In Gefangenschaft sind die meisten Papageien nicht in der Lageinteragieren mit anderen Papageien. Viele Heimtierpapageien sind einzeln in Käfigen untergebracht und haben nur wenig zu tun, als ein paar Spielsachen in ihren Käfigen zu kauen und Nahrung zu sich zu nehmen, die ihnen in Schalen präsentiert wird. Sie haben weder die Möglichkeit, mit Herdenmitgliedern in Kontakt zu treten, noch die Möglichkeit, Nistplätze zu suchen, nach Nahrung zu suchen oder an anderen Aktivitäten teilzunehmen. Sie sehnen sich im Allgemeinen nach Aufmerksamkeit von ihren menschlichen „Herdenkameraden“, die oft sehr wenig Zeit mit ihnen verbringen. Wenn Lichtzyklen und Temperaturänderungen ihnen signalisieren, im Frühling zu brüten, werden sie oft sexuell frustriert und zeigen Verhaltensweisen wie Federkauen / -pflücken, Selbstverstümmelung, Aggression und zweckloses Schreien - Verhaltensweisen, die bei wilden Papageien im Allgemeinen nicht zu beobachten sind haben keine adaptive Funktion für Wildvögel.

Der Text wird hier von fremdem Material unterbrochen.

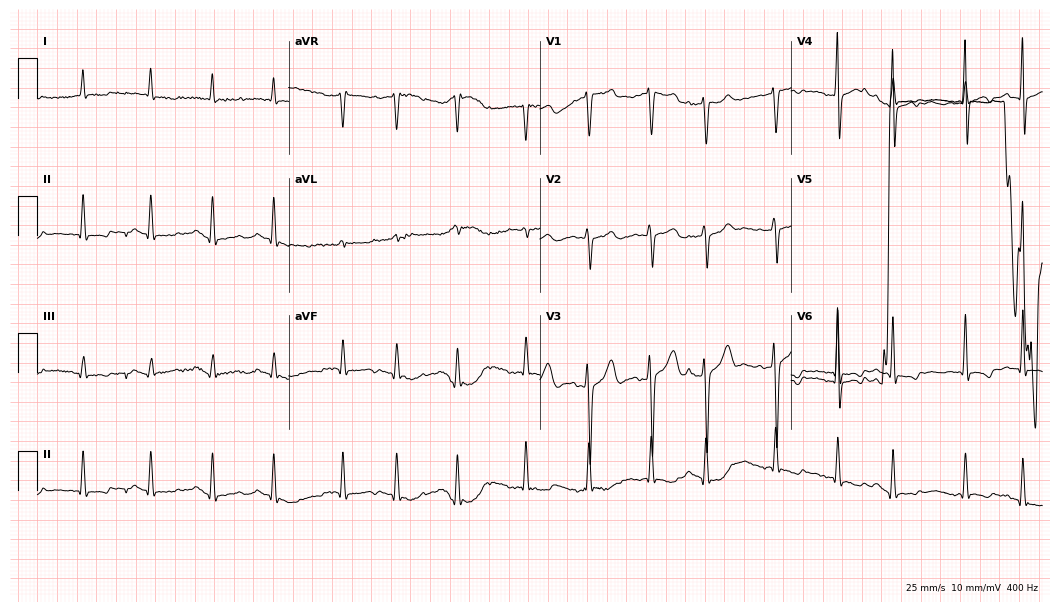
Standard 12-lead ECG recorded from a male, 82 years old (10.2-second recording at 400 Hz). None of these six findings is recorded: first-degree AV block, right bundle branch block, left bundle branch block, sinus bradycardia, atrial fibrillation, sinus tachycardia.
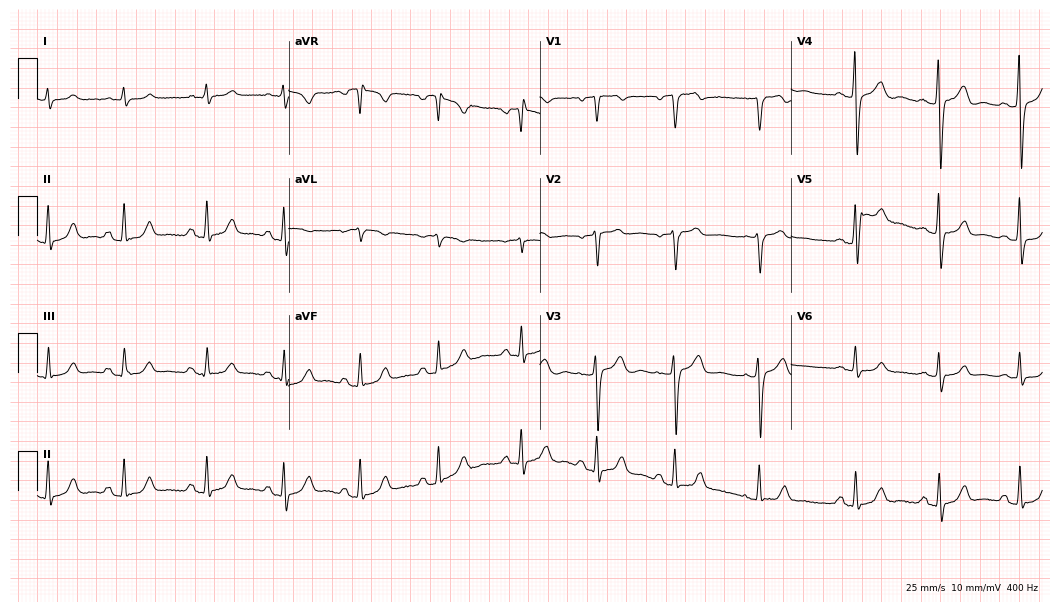
Electrocardiogram (10.2-second recording at 400 Hz), a female patient, 55 years old. Of the six screened findings (first-degree AV block, right bundle branch block (RBBB), left bundle branch block (LBBB), sinus bradycardia, atrial fibrillation (AF), sinus tachycardia), none is recorded. Other findings, if any, are not listed.
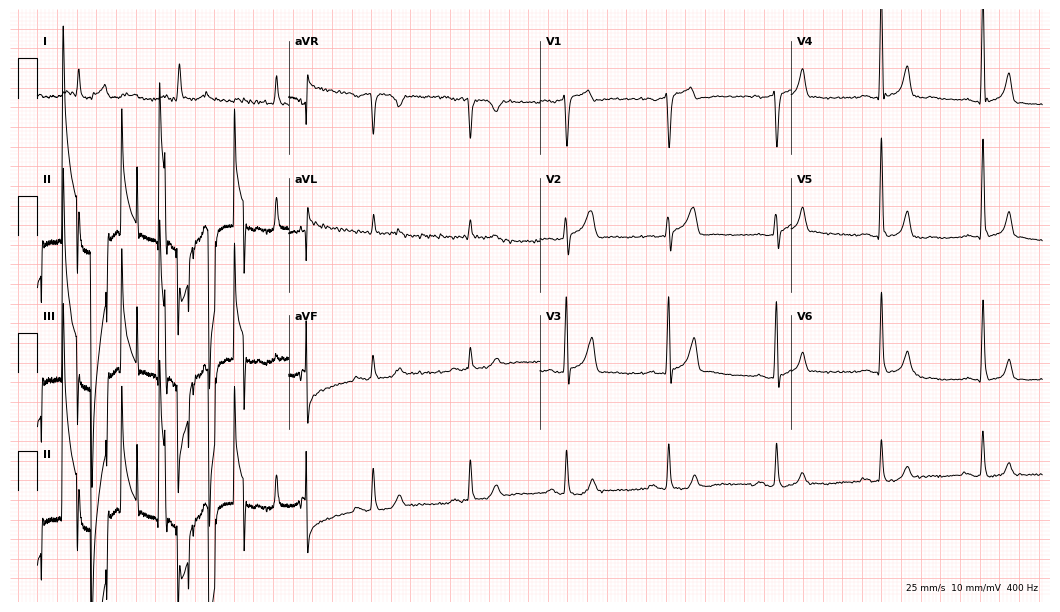
12-lead ECG from a 54-year-old male patient. Screened for six findings — first-degree AV block, right bundle branch block, left bundle branch block, sinus bradycardia, atrial fibrillation, sinus tachycardia — none is recorded.
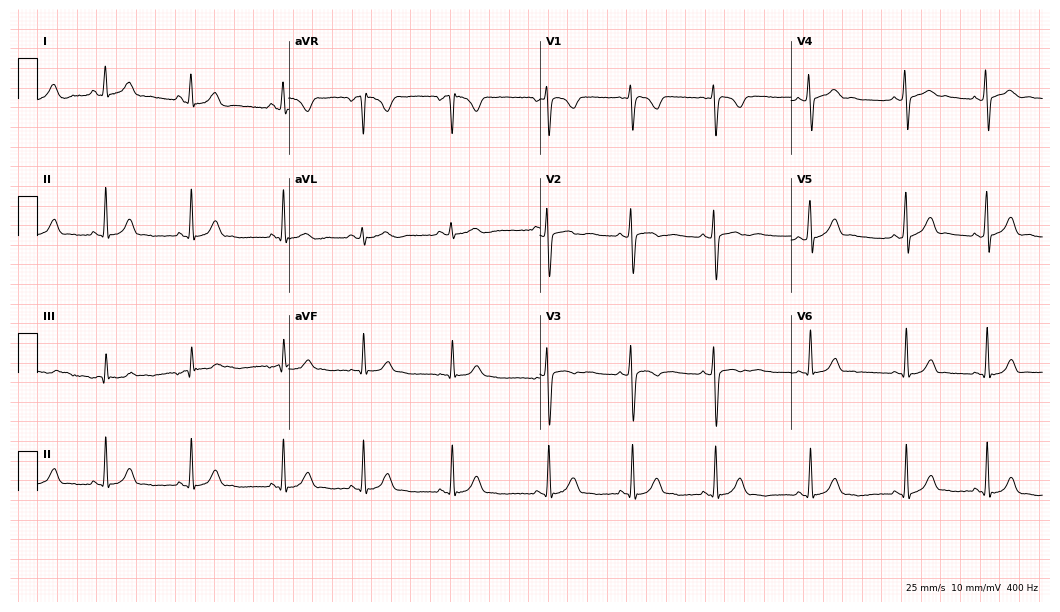
ECG — a 17-year-old female. Screened for six findings — first-degree AV block, right bundle branch block (RBBB), left bundle branch block (LBBB), sinus bradycardia, atrial fibrillation (AF), sinus tachycardia — none is recorded. Other findings, if any, are not listed.
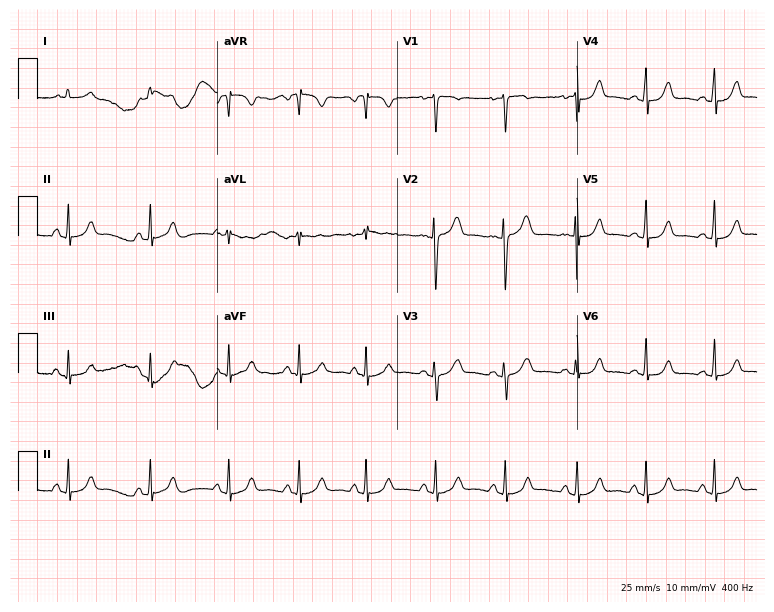
12-lead ECG from a 25-year-old female. Labelled as a normal ECG.
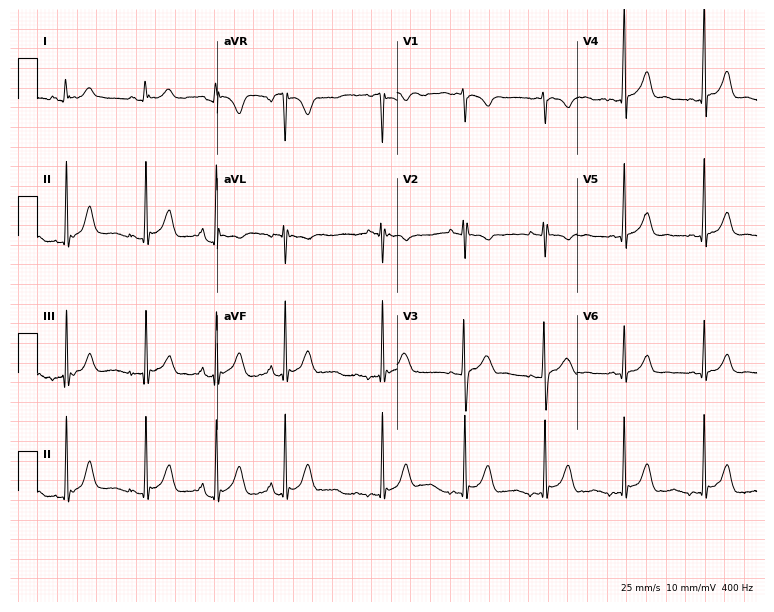
ECG (7.3-second recording at 400 Hz) — a male patient, 18 years old. Labelled as a normal ECG.
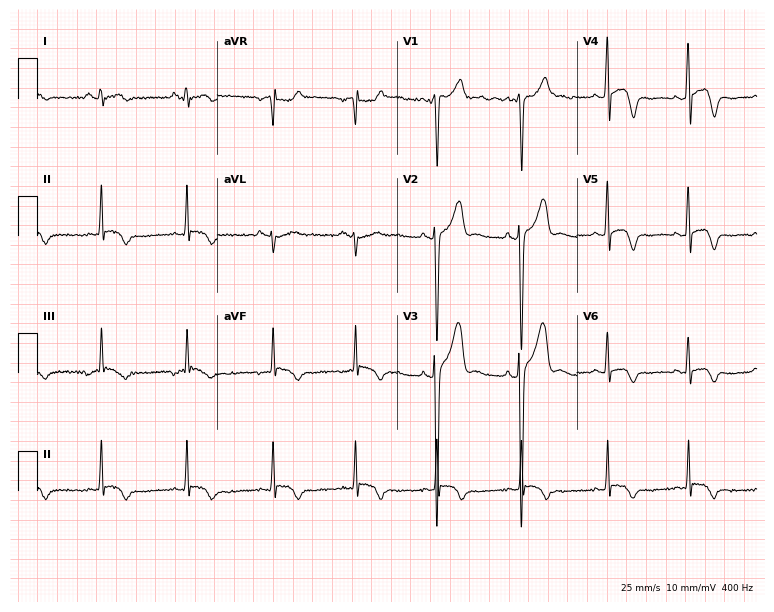
12-lead ECG from a man, 26 years old (7.3-second recording at 400 Hz). No first-degree AV block, right bundle branch block (RBBB), left bundle branch block (LBBB), sinus bradycardia, atrial fibrillation (AF) or sinus tachycardia recorded for this tracing.
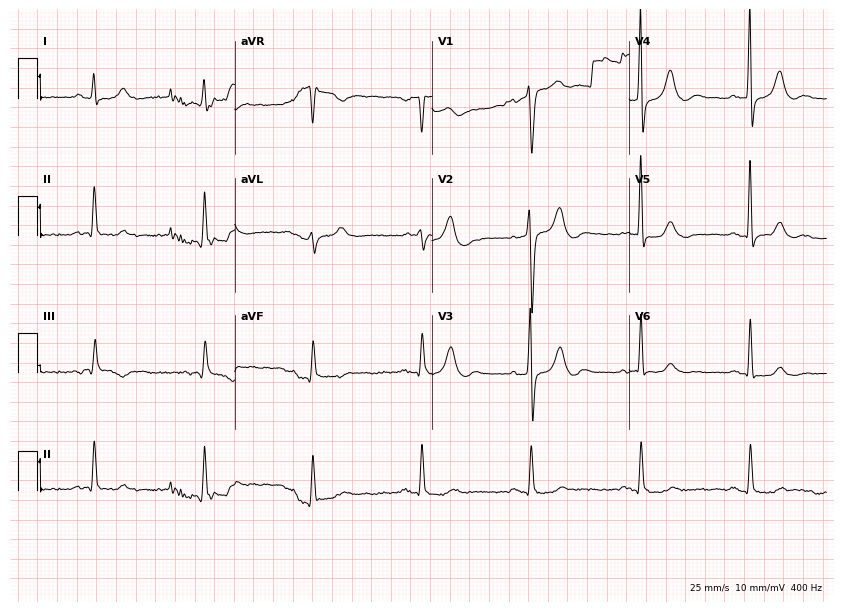
Electrocardiogram (8-second recording at 400 Hz), a male, 83 years old. Of the six screened findings (first-degree AV block, right bundle branch block, left bundle branch block, sinus bradycardia, atrial fibrillation, sinus tachycardia), none is recorded.
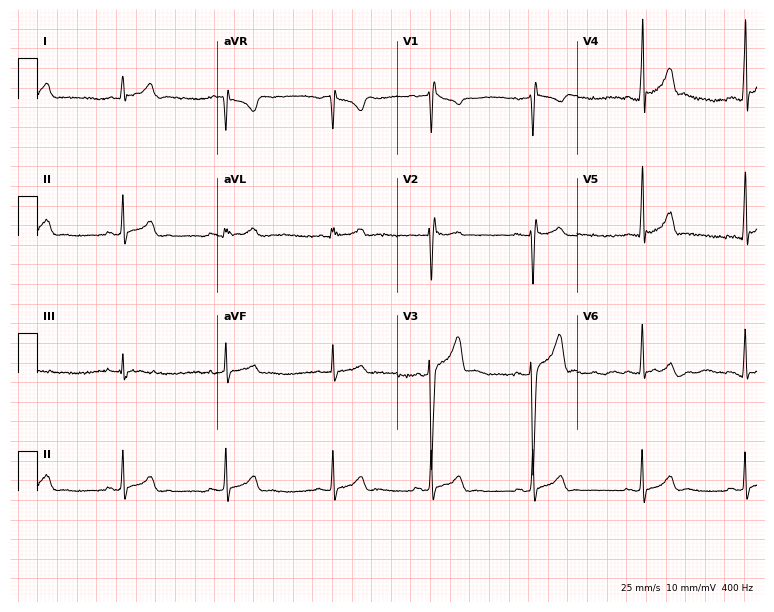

Die Tatsache, dass Wildvögel im Allgemeinen keineDiese Verhaltensweisen und die Verabreichung von synthetischen Hormonen, die den natürlichen Sexualhormonkreislauf bei in Gefangenschaft gehaltenen Vögeln unterdrücken, unterstreichen, dass die Art und Weise, wie in Gefangenschaft gehaltene Papageien gehalten und aufgezogen werden, für sie völlig unnatürlich ist. Tatsächlich sind viele der Probleme, die Vogel-Tierärzte bei der Behandlung dieser Vögel haben, von Menschenhand verursacht. Was ist die Antwort? Sollen Papageien auch als Haustiere gehalten werden? Dies ist eine anhaltende Debatte, auf die es keine einzige Antwort gibt. Viele Papageien haben die Möglichkeit, an Aktivitäten teilzunehmen (z. B. Nahrungssuche, Zerkleinern und Zerreißen von Holz und Papier, Manipulieren von Puzzlespielzeugen, Interaktion mit Menschen, Fernsehen, Radiohören, Sitzen im direkten Sonnenlicht, Baden) als diejenigen, die direkt mit der Paarung in Verbindung gebracht werden, scheinen weniger von der Zucht besessen zu sein als diejenigen, die nur noch wenig andere Anregungen haben als die, die sie durch Masturbieren auf ihren Stangen oder Spielzeugen erhalten. Die Botschaft zum Mitnehmen ist also klar: Wenn Sie einen geistig gesunden Papagei haben möchten, müssen Sie ihm andere Möglichkeiten für Aktivitäten als sexuelle Aktivitäten bieten. Wenn Sie dies nicht tun, erhalten Sie möglicherweise einen wütenden Hormonball aus Federn, der weder glücklich ist noch ein gutes Haustier hervorbringt.

Wenn Sie Fragen oder Bedenken haben, sollten Sie immer Ihren Tierarzt aufsuchen oder anrufen - er ist Ihre beste Ressource, um die Gesundheit und das Wohlbefinden Ihrer Haustiere zu gewährleisten.